--- Exercise inputs Enclosed Below ---

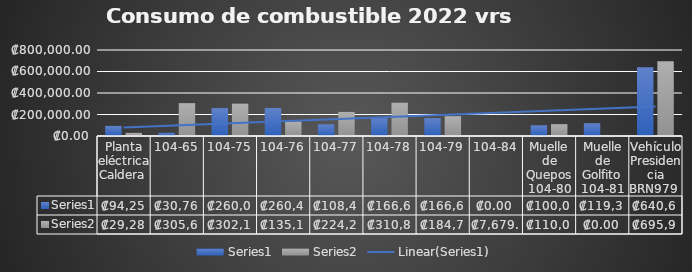
| Category | Series 0 | Series 1 |
|---|---|---|
| Planta eléctrica Caldera  | 94258 | 29283 |
| 104-65 | 30765 | 305616 |
| 104-75 | 260015 | 302138 |
| 104-76 | 260460 | 135166 |
| 104-77 | 108460 | 224250 |
| 104-78 | 166633 | 310876 |
| 104-79 | 166633 | 184742 |
| 104-84 | 0 | 7679 |
| Muelle de Quepos 104-80 | 100008 | 110015 |
| Muelle de Golfito 104-81 | 119385 | 0 |
| Vehículo Presidencia BRN979  | 640618 | 695988 |

--- End of Enclosed Exercise inputs ---

§ **Work request**: From the first line of the entries down to the line with "100008 | 110015 |", print each line exactly; omit any picture.

§ **Exercise output**:
| Category | Series 0 | Series 1 |
|---|---|---|
| Planta eléctrica Caldera  | 94258 | 29283 |
| 104-65 | 30765 | 305616 |
| 104-75 | 260015 | 302138 |
| 104-76 | 260460 | 135166 |
| 104-77 | 108460 | 224250 |
| 104-78 | 166633 | 310876 |
| 104-79 | 166633 | 184742 |
| 104-84 | 0 | 7679 |
| Muelle de Quepos 104-80 | 100008 | 110015 |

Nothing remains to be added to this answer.